So now let’s talk about a service that is named after what it does it is AWS Batch. So batch is a fully managed batch processing service that can allow you to do batch processing at any scale. And with the batch service, you can efficiently run hundreds of thousands of computing batch jobs on AWS very easily.
So what is a batch job?
Well, a batch job is a job that has a start and an end. And that is opposed to say, a continuous or a streaming job that really doesn’t ever end it’s always running. But a batch job say, for example, starts at 1 a.m. and finishes at 3 a.m.
So a batch job has a point of time when it happens and so the batch service will dynamically launch EC2 instances or Spot Instances to accommodate with the load that you have to run these batch jobs. So batch will provision the right amount of compute and memory for you to deal with your batch queue. And you just submit or scheduled batch jobs into the batch queue and the batch service does the rest.
Now how do you define a batch job?
Well, it is simply a Docker image and a test definition that you run on the ECS service. So this is pretty much saying that anything that can run on ECS can run on batch. And this is going to be very helpful to use batch to run these batch jobs.
And because it automatically scales the right number of ECS2 instances or Spot Instances, to do these jobs, then you get lots of cost optimizations and you focus a lot less on the infrastructure, you just focus on your batch jobs.
Simplified Example
So for example, say we wanted to process images submitted by users into Amazon S3 in a batch way. So image will be put into Amazon S3, and this will trigger a batch job.
And so batch will automatically have an ECS cluster made of EC2 instances, or Spot Instances and batch would make sure that you have the right amount of instances to accommodate the load of batch jobs you have in the batch queue. And then these instances will be running your Docker images that will be doing your job. And then maybe that job will be to insert the processed object.
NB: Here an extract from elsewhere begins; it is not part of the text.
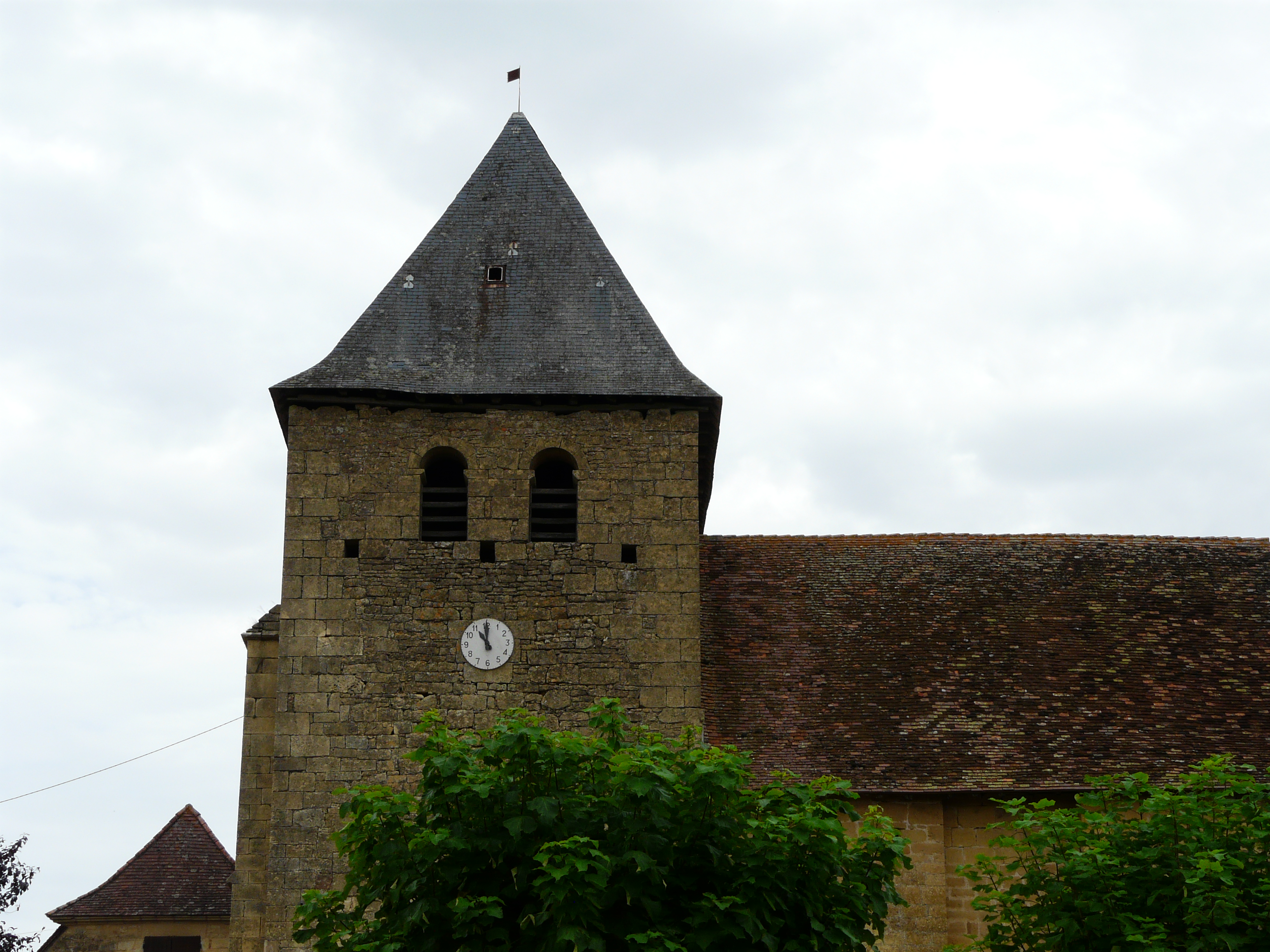 La façade sud de l'église Saint-Césaire de Saint-Sulpice-d'Excideuil, Dordogne, France. .

Maybe it’s a filter on top of the image into another Amazon S3 buckets.
Batch vs Lambda
So the question you may have is what is the difference between batch and Lambda because they look similar?
So Lambda has a time limit, it’s 15 minutes, and you only get access to a few programming languages. On top of it, you have limited temporary disk space if you want to run your jobs, and it’s going to be serverless, whereas batch is very different. So batch has no time limit, because it relies on EC2 instances. It’s any runtime that you want as long as you package it as a Docker image.
And for storage, you rely on the storage that comes with an EC2 instance. So it could be an EBS volume, or an EC2 instance store for disk space, which can be a lot more than for Lambda functions. And then finally, batch is not a serverless service.
It’s a managed service, but it relies on actual EC2 instances being created. But these EC2 instances are managed by AWS so we don’t have to worry about the auto scaling and so on.